Originally asked at How to set Ray head node in high availability mode using KubeRay Helm chart? - Stack Overflow
Here is a copy:
I am trying to set up high availability (HA) for Ray head node. Currently, if Ray head node is down, the Ray job running in this Ray cluster will fail and disappear.
To clarify, I am not using Ray Serve. I am only running some Ray jobs in a Ray cluster.
I deployed my Ray cluster by this KubeRay Helm chart.

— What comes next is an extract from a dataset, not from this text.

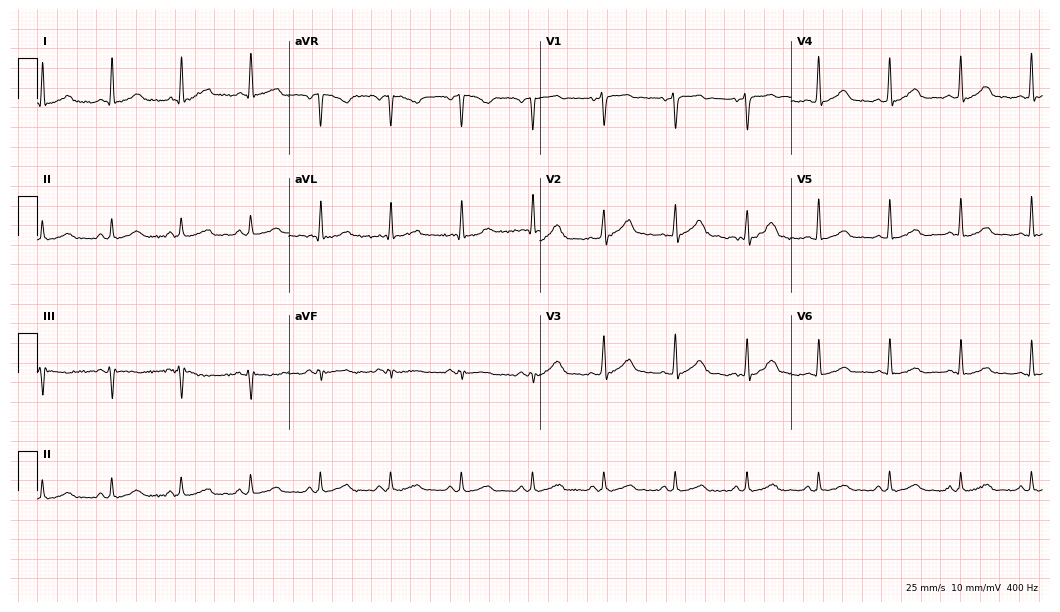
Standard 12-lead ECG recorded from a 60-year-old female patient (10.2-second recording at 400 Hz). None of these six findings is recorded: first-degree AV block, right bundle branch block (RBBB), left bundle branch block (LBBB), sinus bradycardia, atrial fibrillation (AF), sinus tachycardia.

Here is my deployment code:
---
apiVersion: argoproj.io/v1alpha1
kind: Application
metadata:
name: production-hm-ray-cluster
namespace: production-hm-argo-cd
labels:
app.kubernetes.io/name: hm-ray-cluster
spec:
project: production-hm
source:
repoURL: https://ray-project.github.io/kuberay-helm
# https://github.com/ray-project/kuberay/releases
targetRevision: 1.3.0
chart: ray-cluster
helm:
releaseName: hm-ray-cluster
values: |
# https://github.com/ray-project/kuberay/blob/master/helm-chart/ray-cluster/values.yaml
---
image:
tag: 2.41.0-py312-cpu
head:
serviceAccountName: hm-ray-cluster-service-account
autoscalerOptions:
upscalingMode: Default
# Seconds
idleTimeoutSeconds: 300
resources:
requests:
cpu: 1000m
memory: 8Gi
limits:
cpu: 4000m
memory: 128Gi
worker:
replicas: 10
minReplicas: 10
maxReplicas: 100
serviceAccountName: hm-ray-cluster-service-account
resources:
requests:
cpu: 1000m
memory: 8Gi
limits:
cpu: 4000m
memory: 128Gi
destination:
namespace: production-hm-ray-cluster
server: https://kubernetes.default.svc
syncPolicy:
syncOptions:
- ServerSideApply=true
automated:
prune: true
I have read GCS fault tolerance in KubeRay. I feel I need set gcsFaultToleranceOptions
, however, I didn’t find how to set it in Helm chart.
Assuming I have a high availability Redis cluster and can be accessed by redis.redis-namespace.svc:6379
, how to set Ray head node in high availability mode using Helm chart?
I saw a similar question posted about 4 years ago at High Availability for Head node of Ray clusters, but there was no solution at the time.
Any guide would be appreciate. Thank you!